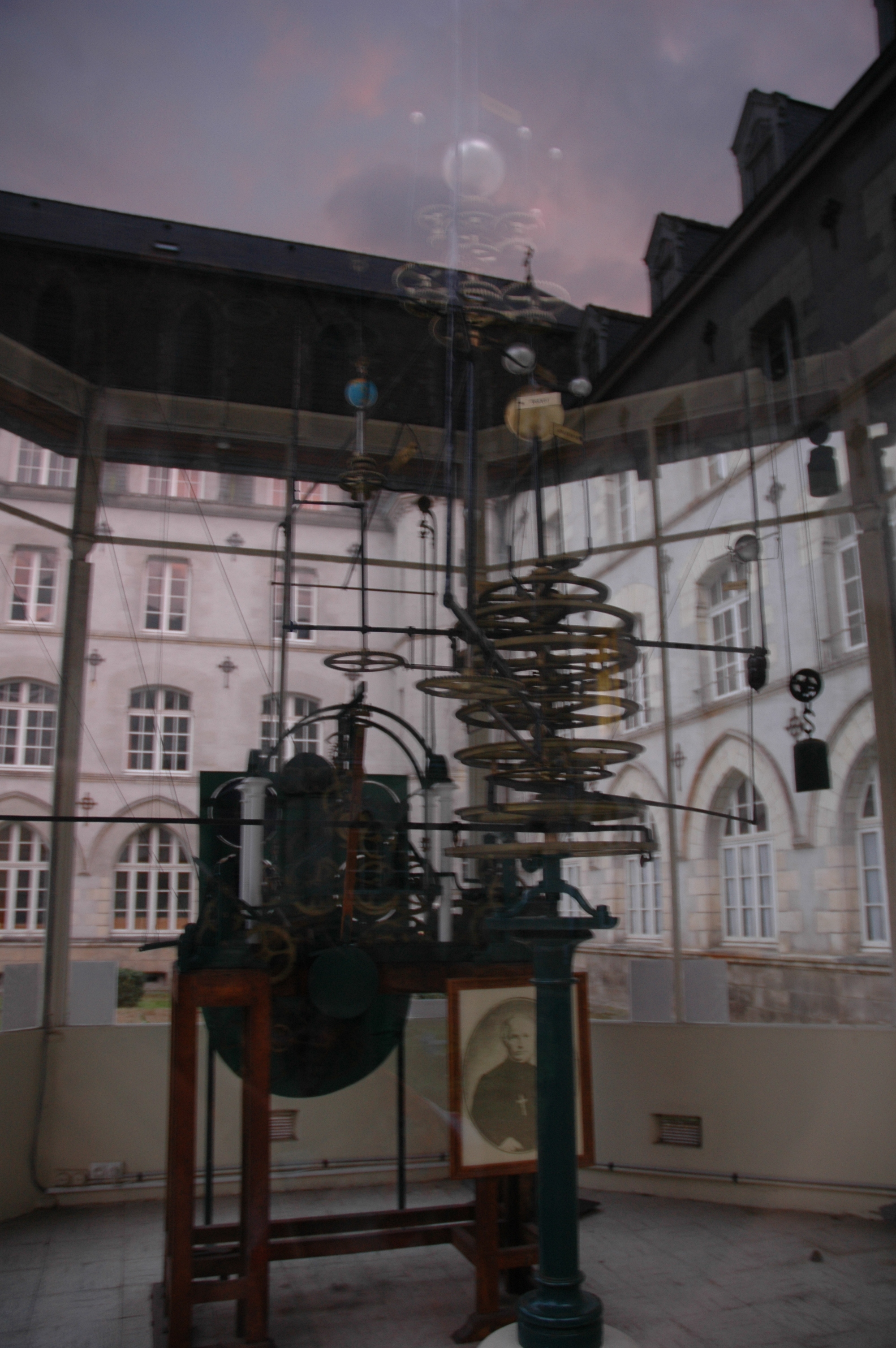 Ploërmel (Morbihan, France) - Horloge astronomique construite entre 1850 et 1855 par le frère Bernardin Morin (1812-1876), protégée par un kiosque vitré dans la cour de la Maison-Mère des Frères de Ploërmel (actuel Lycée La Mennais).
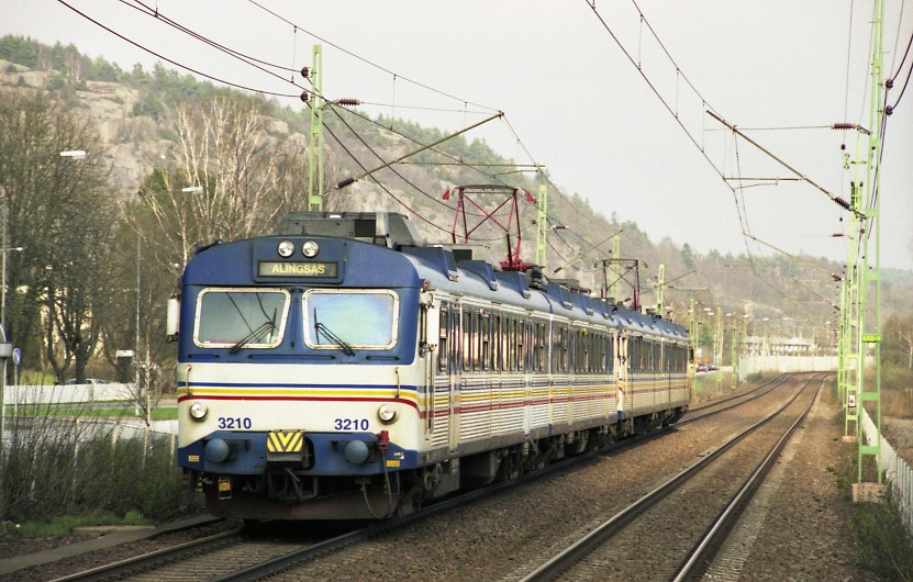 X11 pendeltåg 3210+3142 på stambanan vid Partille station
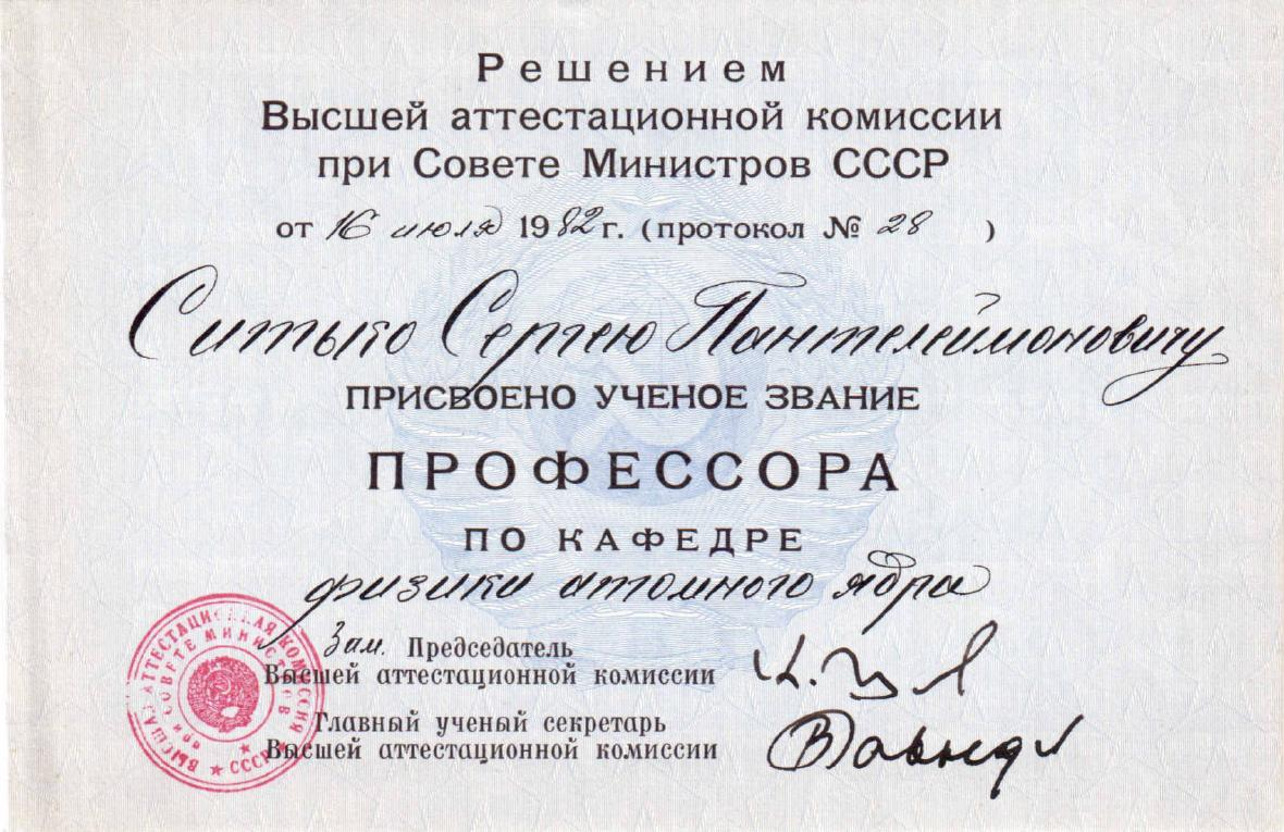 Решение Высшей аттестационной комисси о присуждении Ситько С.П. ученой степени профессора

__Task to complete__: Every line in the data above needs to be given again exactly, pictures aside.

__Solution__:
 Ploërmel (Morbihan, France) - Horloge astronomique construite entre 1850 et 1855 par le frère Bernardin Morin (1812-1876), protégée par un kiosque vitré dans la cour de la Maison-Mère des Frères de Ploërmel (actuel Lycée La Mennais).
 X11 pendeltåg 3210+3142 på stambanan vid Partille station
 Решение Высшей аттестационной комисси о присуждении Ситько С.П. ученой степени профессора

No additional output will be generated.